There are a lot of eyes on Tesla’s financial situation right now as the company insists it doesn’t plan to raise more money this year and instead, it plans to turn a profit.

Now the company extended its $1.1 billion warehouse loan agreement, which finances the company’s leasing program.

Tesla filed the update with the SEC yesterday.

The updated agreement will enable Tesla to have access to the $1.1 billion warehouse loan agreement for another year.

They wrote in the filing:

On August 16, 2018, certain subsidiaries of Tesla, Inc. (“Tesla”) that are respectively parties to (i) an Amended and Restated Loan and Security Agreement (the “A&R 2016 Warehouse Agreement”) and (ii) a Loan and Security Agreement (the “2017 Warehouse Agreement,” and together with the A&R 2016 Warehouse Agreement, the “Warehouse Agreements”), each dated August 17, 2017 with Deutsche Bank AG, New York Branch as administrative agent and the other parties named therein, entered into an amendment to each of the Warehouse Agreements (together, the “Amendments”).

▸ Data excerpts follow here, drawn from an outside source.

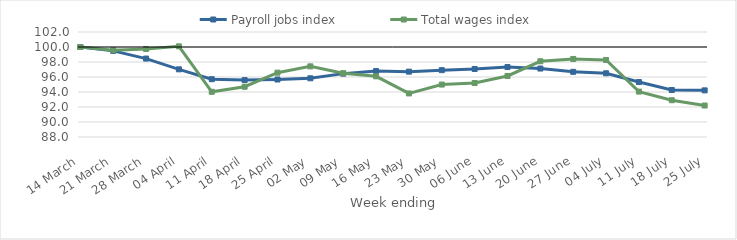
| Category | Payroll jobs index | Total wages index |
|---|---|---|
| 2020-03-14 | 100 | 100 |
| 2020-03-21 | 99.483 | 99.563 |
| 2020-03-28 | 98.457 | 99.734 |
| 2020-04-04 | 97.021 | 100.085 |
| 2020-04-11 | 95.707 | 94.025 |
| 2020-04-18 | 95.586 | 94.7 |
| 2020-04-25 | 95.667 | 96.578 |
| 2020-05-02 | 95.829 | 97.421 |
| 2020-05-09 | 96.449 | 96.502 |
| 2020-05-16 | 96.792 | 96.089 |
| 2020-05-23 | 96.713 | 93.807 |
| 2020-05-30 | 96.912 | 94.991 |
| 2020-06-06 | 97.069 | 95.2 |
| 2020-06-13 | 97.325 | 96.139 |
| 2020-06-20 | 97.128 | 98.099 |
| 2020-06-27 | 96.69 | 98.408 |
| 2020-07-04 | 96.494 | 98.273 |
| 2020-07-11 | 95.324 | 94.055 |
| 2020-07-18 | 94.267 | 92.906 |
| 2020-07-25 | 94.217 | 92.196 |
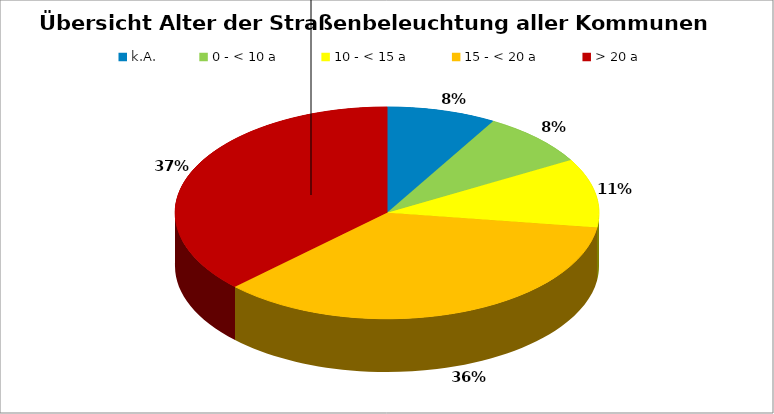
| Category | Series 0 |
|---|---|
| k.A. | 19 |
| 0 - < 10 a | 19 |
| 10 - < 15 a | 24 |
| 15 - < 20 a | 81 |
| > 20 a | 85 |
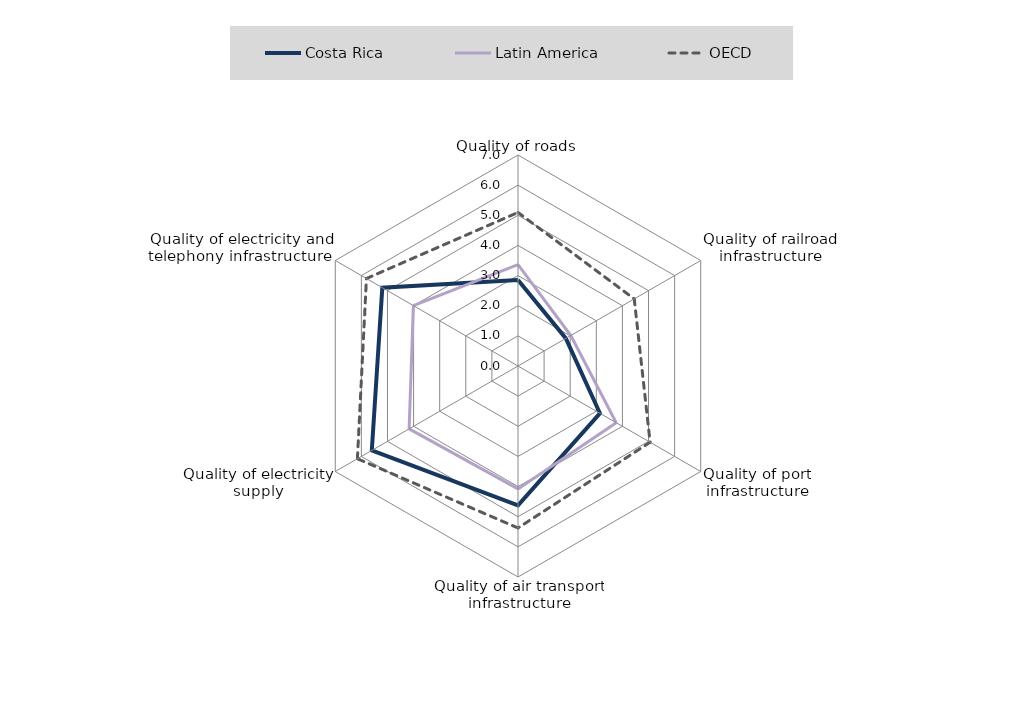
| Category | Costa Rica | Latin America | OECD |
|---|---|---|---|
| Quality of roads | 2.851 | 3.361 | 5.094 |
| Quality of railroad infrastructure | 1.833 | 2.023 | 4.453 |
| Quality of port infrastructure | 3.138 | 3.762 | 5.061 |
| Quality of air transport infrastructure | 4.621 | 4.078 | 5.373 |
| Quality of electricity supply | 5.6 | 4.17 | 6.152 |
| Quality of electricity and telephony infrastructure  | 5.198 | 4.008 | 5.805 |
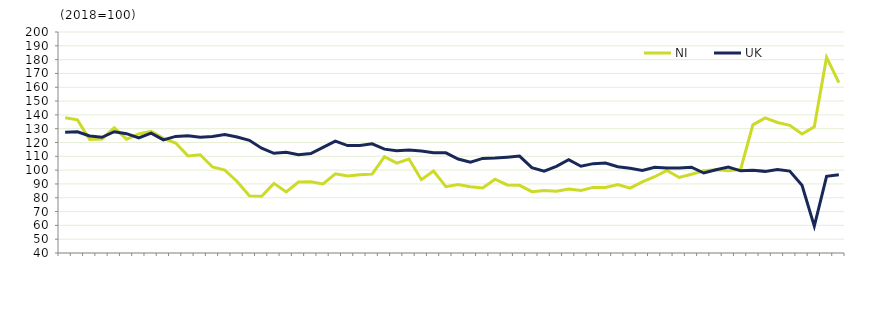
| Category | NI  | UK  |
|---|---|---|
|  | 137.9 | 127.5 |
| Q2 2005 | 136.4 | 127.8 |
|  | 122.2 | 124.7 |
| Q4 2005 | 122.6 | 123.8 |
|  | 130.6 | 127.8 |
| Q2 2006 | 122.4 | 126.4 |
|  | 126.2 | 123.3 |
| Q4 2006 | 128.1 | 126.8 |
|  | 123 | 121.9 |
| Q2 2007 | 119.6 | 124.4 |
|  | 110.3 | 124.9 |
| Q4 2007 | 111.1 | 123.8 |
|  | 102.3 | 124.4 |
| Q2 2008 | 100 | 125.8 |
|  | 91.8 | 124 |
| Q4 2008 | 81.5 | 121.6 |
|  | 81.1 | 115.9 |
| Q2 2009 | 90.4 | 112.2 |
|  | 84.2 | 113 |
| Q4 2009 | 91.4 | 111.1 |
|  | 91.6 | 112 |
| Q2 2010 | 90 | 116.5 |
|  | 97.3 | 121 |
| Q4 2010 | 95.7 | 117.8 |
|  | 96.6 | 117.8 |
| Q2 2011 | 97.1 | 119 |
|  | 109.8 | 115.2 |
| Q4 2011 | 105.1 | 114 |
|  | 108 | 114.5 |
| Q2 2012 | 93.1 | 113.9 |
|  | 99.3 | 112.6 |
| Q4 2012 | 88 | 112.5 |
|  | 89.6 | 108 |
| Q2 2013 | 87.9 | 105.7 |
|  | 87.1 | 108.5 |
| Q4 2013 | 93.4 | 108.7 |
|  | 89.3 | 109.4 |
| Q2 2014 | 89 | 110.2 |
|  | 84.4 | 101.8 |
| Q4 2014 | 85.2 | 99.3 |
|  | 84.7 | 102.7 |
| Q2 2015 | 86.4 | 107.5 |
|  | 85.3 | 102.8 |
| Q4 2015 | 87.5 | 104.7 |
|  | 87.5 | 105.2 |
| Q2 2016 | 89.5 | 102.5 |
|  | 87 | 101.3 |
| Q4 2016 | 91.5 | 99.8 |
|  | 95.2 | 102.1 |
| Q2 2017 | 99.8 | 101.6 |
|  | 94.7 | 101.5 |
| Q4 2017 | 97 | 102.1 |
|  | 99.5 | 97.9 |
| Q2 2018 | 100.3 | 100.3 |
|  | 99.5 | 102.2 |
| Q4 2018 | 100.6 | 99.5 |
|  | 132.8 | 99.9 |
| Q2 2019 | 137.8 | 99.1 |
|  | 134.5 | 100.5 |
| Q4 2019 | 132.4 | 99.3 |
|  | 126.1 | 89 |
| Q2 2020 | 131.4 | 59.5 |
|  | 181.7 | 95.5 |
| Q4 2020 | 163.3 | 96.6 |

Among other changes, the Amendments extended the borrowing availability date under the Warehouse Agreements from August 17, 2018 to August 16, 2019 and extended the maturity date of the Warehouse Agreements from September 2019 to September 2020. The aggregate lender commitment, which is shared between the Warehouse Agreements, remains unchanged at $1.1 billion.

Last year, Tesla increased its borrowing capacity under the agreement by $500 million.

The agreement has been financing Tesla’s lease program, which has become increasingly important in recent years.

Model 3 is still not available under Tesla’s lease program since it would increase Tesla cash needs, which the company is trying to limit as it attempts to become profitable by the end of the year.

Back in June, Elon Musk said that Tesla will start offering Model 3 leases in ‘6 to 9 months’.

Tesla lost over $700 million last quarter. The automaker still had over $2.2 billion in cash and cash equivalent, but it also had about $10 billion in long-term debt.

Musk wants to turn things around during the second half of the year by turning a profit.